● What is required
Copy nothing but the lines from the line with "Апраксин, Степан Фёдорович (1792)" to the end of the records, retyped exactly. Pictures stay out.
** Records for this task follows **
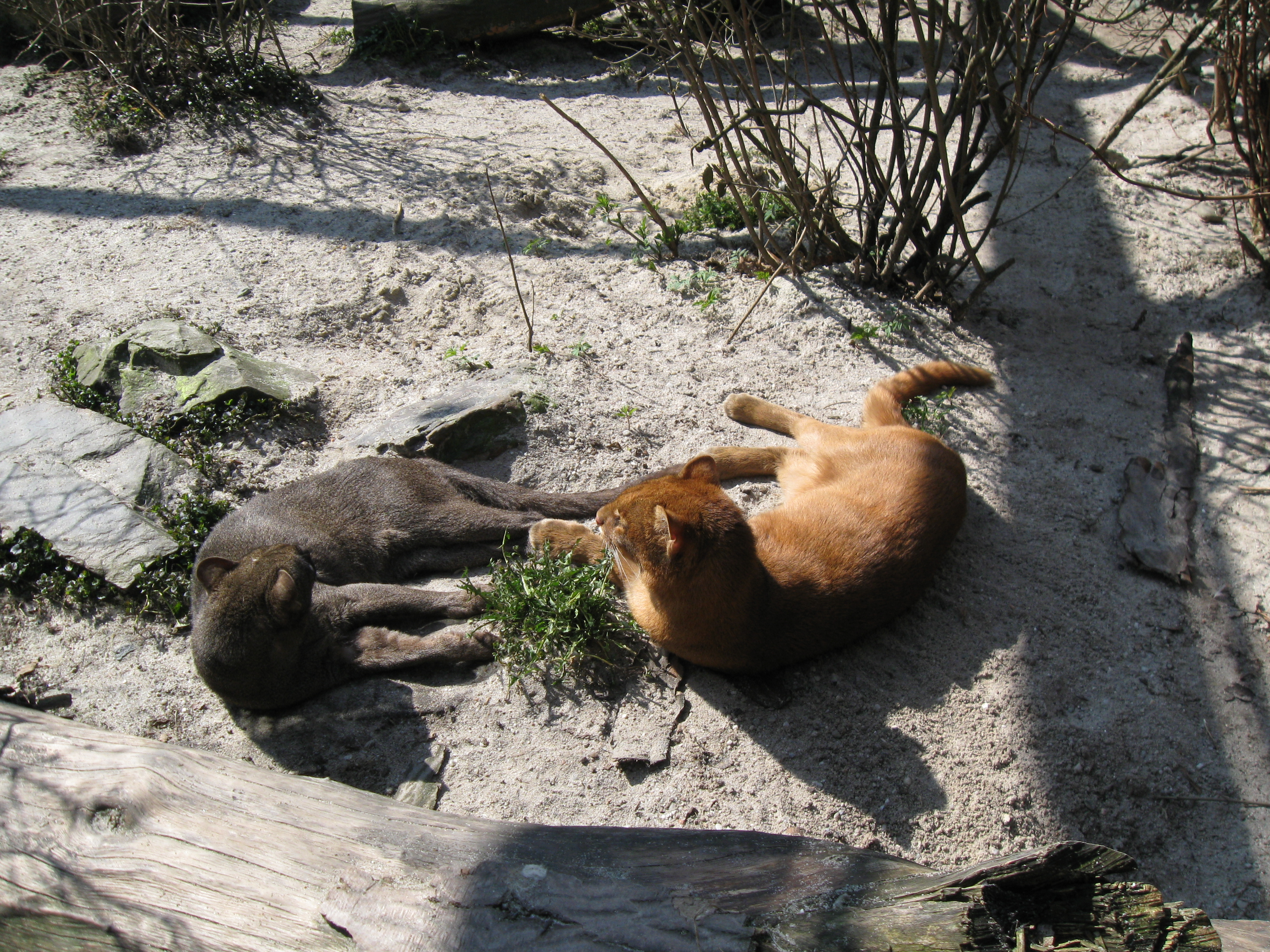 Jaguarundi v ostravské zoo.
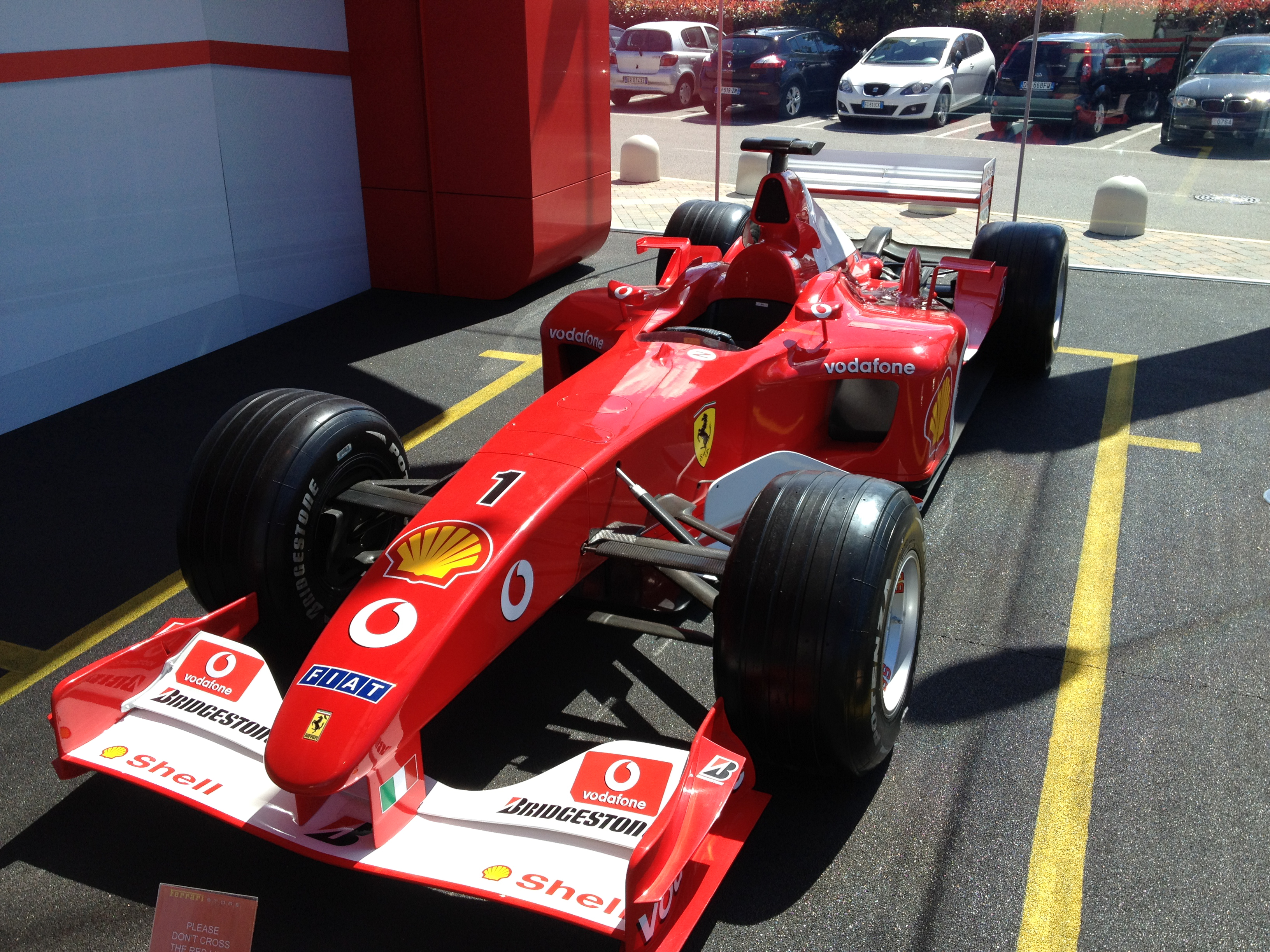 Ferrari store at Serravalle Designer Outlet, Serravalle Scrivia
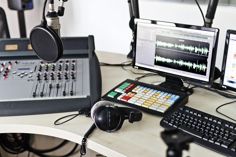 Ein Blick ins das detektor.fm-Studio in Leipzig.
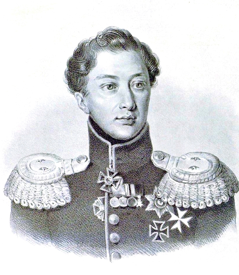 Апраксин, Степан Фёдорович (1792)
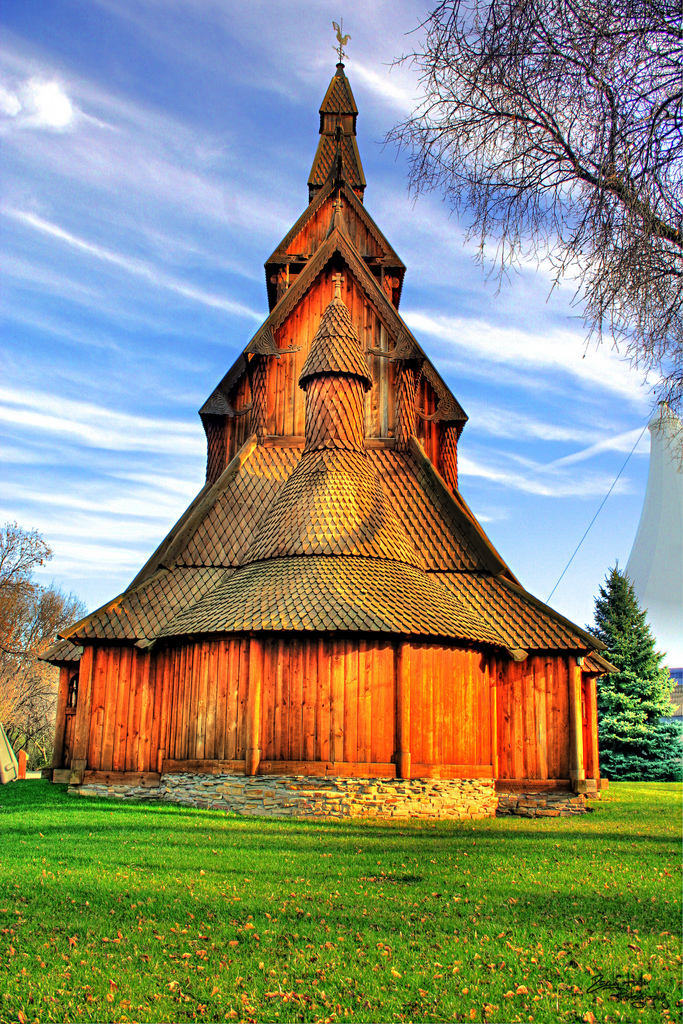 Hopperstad stave church replica på Heritage hjemkomst center i Moorehad, Minnesota, USA
** End of Records for this task **
● Output
 Апраксин, Степан Фёдорович (1792)
 Hopperstad stave church replica på Heritage hjemkomst center i Moorehad, Minnesota, USA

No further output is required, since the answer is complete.